Penser que ce sentiment d’infériorité sociale ressenti par le genre féminin était uniquement véhiculé par la langue des nantis est cependant insatisfaisant. En effet, propriétaires de rien, pas même de leur corps, non seulement elles étaient témoins de la vie somptuaire des « gens comme il faut », mais elles effectuaient des tâches quotidiennes qui n’avaient aucune valeur aux yeux de la société. Contrairement aux hommes, elles n’appartenaient à aucune corporation, ne pouvaient tirer aucune fierté d’un savoir-faire, puisque le travail domestique était — et est toujours — universellement invisibilisé et dévalorisé. Les rôles maternel et éducatif constituaient leurs uniques atours dans l’existence. S’engager à comprendre l’italien, à le parler, était pour elles une façon de se rehausser, de s’approprier quelque chose, d’effacer un tant soit peu leur origine et de donner une chance d’élévation sociale à leurs petits garçons. Les paysans étaient donc moins soumis à ces injonctions sociolinguistiques que leurs épouses. Et s’ils étaient des « gens de peu », ils le sentaient sans doute moins que les femmes.

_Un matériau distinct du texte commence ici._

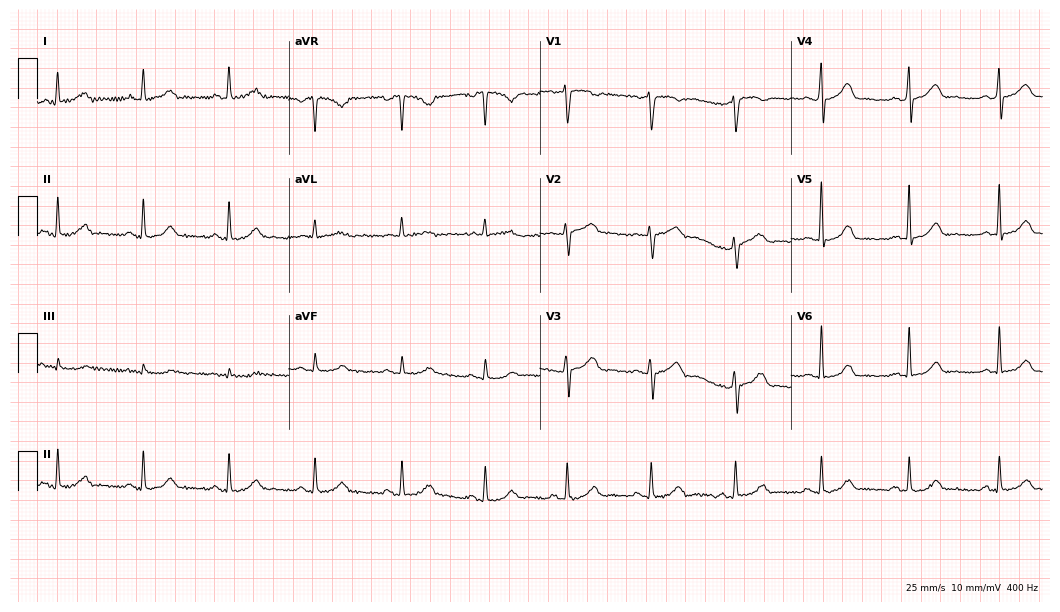
12-lead ECG (10.2-second recording at 400 Hz) from a woman, 39 years old. Labelled as a normal ECG.

La langue noble des femmes et la langue paysanne des hommes
Je comprends pourquoi, dès ma prime enfance, dans les années 1980, par une sorte de pré-savoir, j’ai senti à la façon dont les femmes se comportaient sur le plan linguistique en dehors de la sphère privée qu’il valait mieux parler en italien qu’en sicilien. En effet, lorsqu’elles s’adressaient par exemple à un médecin ou à un avocat, je voyais qu’elles n’étaient pas naturelles : elles redoublaient d’efforts pour faire bonne figure. Elles versaient ainsi dans un « hypercorrectisme » qui, ironie du sort, les rabattait à un rang inférieur. Ma grand-mère parlait quant à elle un italien « impeccable », puisqu’elle avait été éduquée chez les sœurs. Elle s’adressait à ses enfants et à son entourage, à l’exception de son mari, dans cet idiome. Malgré ses origines sociales, c’est à travers la maîtrise de cette langue étatique et religieuse qu’elle tenait à se distinguer des autres. Et sans doute aussi, mais c’est mon interprétation, pour rappeler à mon grand-père qui était fermier combien elle avait été mal mariée, mal destinée. Elle exigeait également que son mari ne me parle que dans la langue « noble ».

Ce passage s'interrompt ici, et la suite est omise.